3. Next in the hierarchy of controls are engineering controls to interrupt the pathway of hazardous emissions from the source to the worker(s) (e.g., use of negative -pressure atmospheres and other special ventilation requirements for private isolation rooms to contain the droplet nuclei in the confines of these rooms). This is the rationale for isolation precautions in hospitals (52).

Under certain circumstances, engineering controls may be neither feasible, effective, reliable, or applicable. In such cases, changes in or implementation of work practices or schedules, hazard training programs, and other administrative modifications may reduce the risk of exposure (e.g., minimizing the time a worker is in a room occupied by a potential transmitter).

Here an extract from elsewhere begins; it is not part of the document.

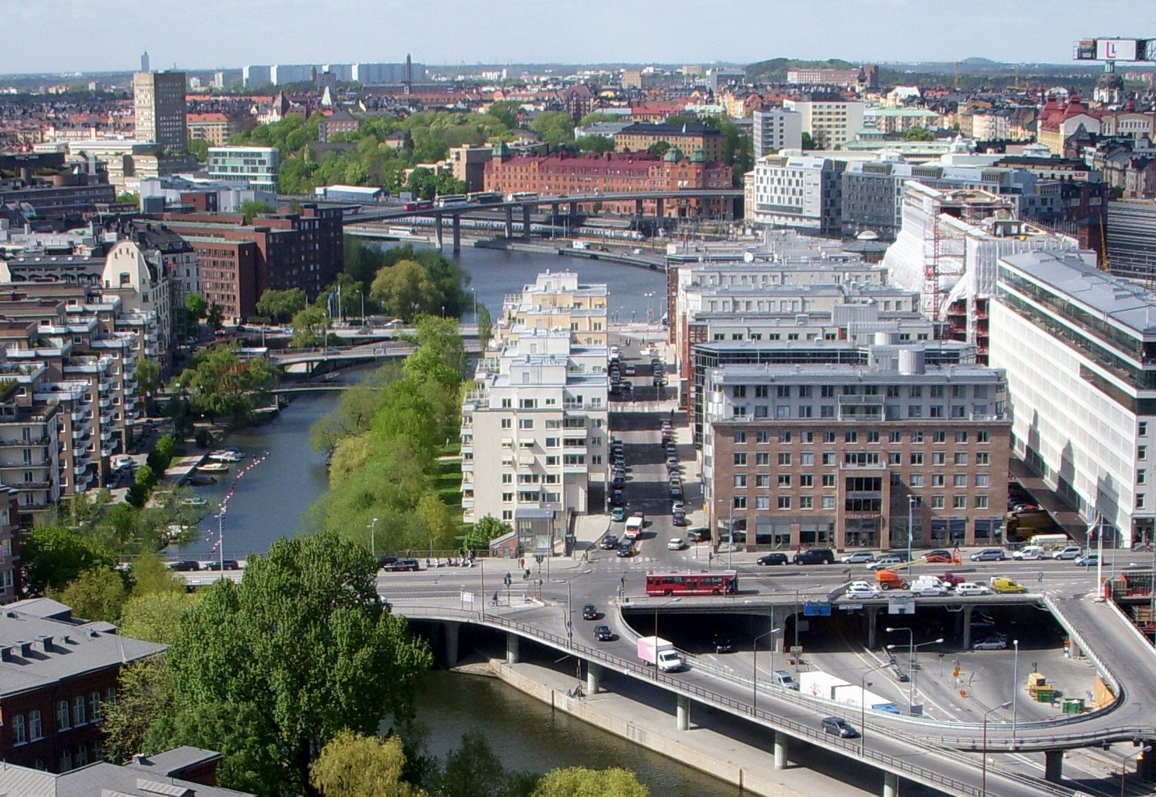 Blekholmen sedd från Stadshustornet mot norr. Dessutom syns Barnhusviken, Barnhusbron, Bonnierhuset, Kungsbron, Blekholmsterrassen, södra infarten till Blekholmstunneln och Klarabergsviadukten samt Klara sjö

4. The last, and generally least reliable control measure is to establish barriers between the worker and the hazardous work environment (e.g., personal protection equipment such as appropriate respirators used by workers in conjunction with a comprehensive personal respiratory protection program).

For some infectious diseases, the barrier of immunity can be erected through vaccination of susceptible persons. Vaccination against tuberculosis using BCG vaccine has not been recommended for health-care workers or other adults at high risk for acquiring tuberculosis infection (60). The AMA has reported that even should BCG vaccine be recommended for certain health-care workers, "the latter should be aware that the vaccine may not afford significant protection against tuberculosis" (4).

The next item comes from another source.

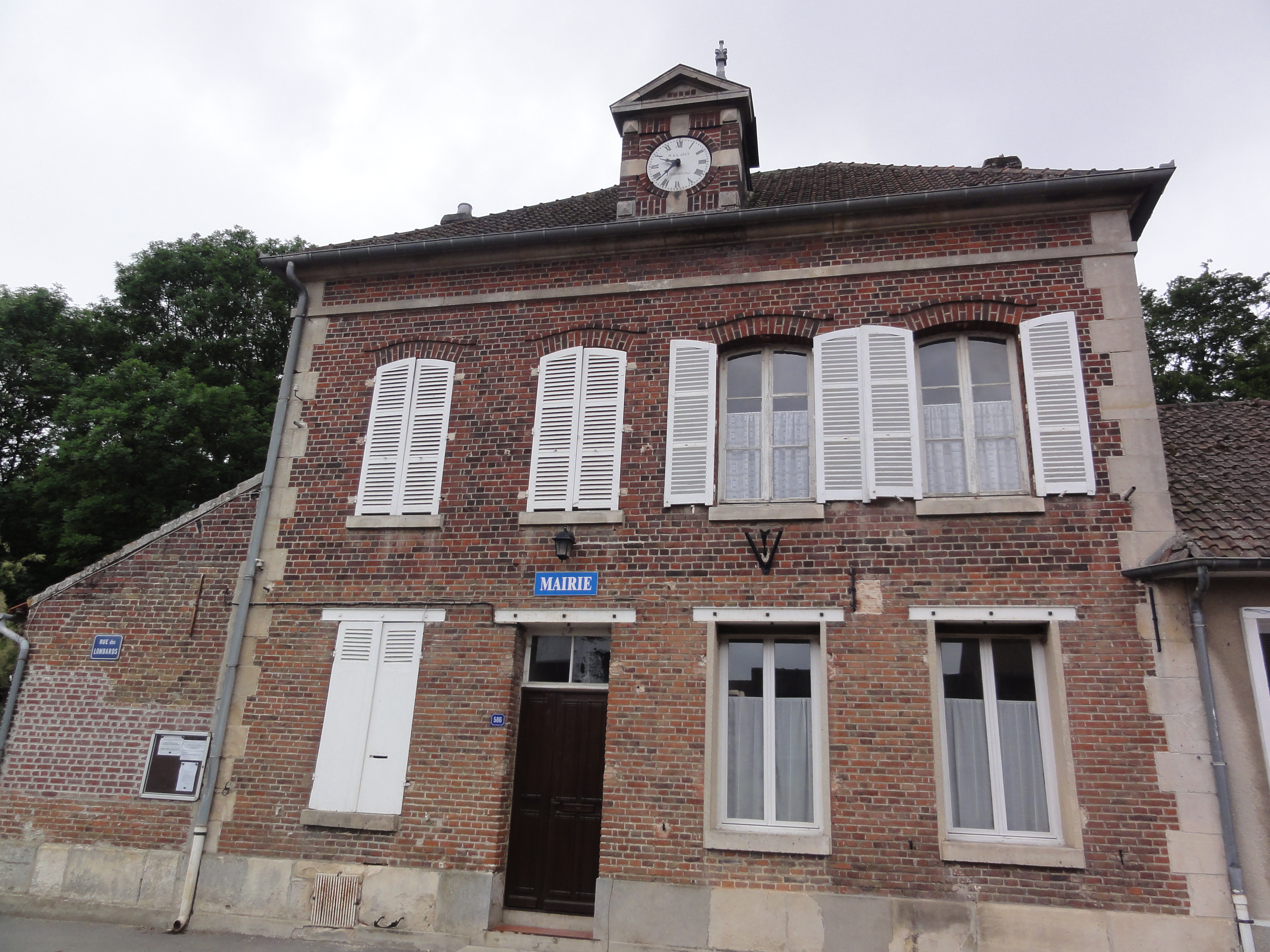 Le Fayel (Oise), la mairie.

NIOSH strongly supports the concept of a hierarchy of controls, which is the foundation of current practice for preventing exposures to hazards in the workplace. Substitution, administrative controls and work practices, and engineering controls because of their greater reliability should receive the highest priority. However, when the effectiveness and reliability of other control measures are not known, cannot completely control the hazard, or cannot be assured under all conditions that can be reasonably anticipated, personal respiratory protection is an essential addition to the armamentarium of control. This is why surgical masks for patient-care personnel have been traditionally indicated for infectious diseases such as Lassa fever, Marburg virus disease, smallpox, and tuberculosis in combination with special-ventilation private rooms (52). The purpose of masks for patientcare personnel have been explained as follows (52):

In general, masks are recommended to prevent transmission of infectious agents through the air. Masks protect the wearer from inhaling 1) large-particle aerosols (droplets) that are transmitted by close contact and generally travel only short distances (about 3 feet) and 2) small-particle aerosols (droplet nuclei) that remain suspended in the air and thus travel longer distances . . . If the infection is transmitted over longer distances by air, we recommend masks for all persons entering the room.

At the present time, the exposure of workers to aerosolized TB droplet nuclei cannot be completely controlled at the infectious source nor is it plausible that exposures can be completely prevented by interrupting the pathway of contagious emissions between a person with infectious tuberculosis and workers nearby in the same room. Also at present, it appears impossible to determine the quantitative efficacy and reliability of each available control method. Hence it is impossible to assure that health-care-facility workers will not be exposed to some aerosolized droplet nuclei at certain locations and during certain procedures. If an infectious person is there, the risk of infection is assumed to exist.

Therefore, for a limited range of locations and procedures, the full hierarchy of controls is necessary. For tuberculosis, these measures include the use of effective and reliable personal respiratory protection in addition to the administrative and engineering controls. Respirators can never be considered an adequate substitute for administrative and engineering controls. These NIOSH guidelines for the selection and use of respirators assume that all indicated administrative and engineering isolation precautions have been rigorously implemented as a prerequisite.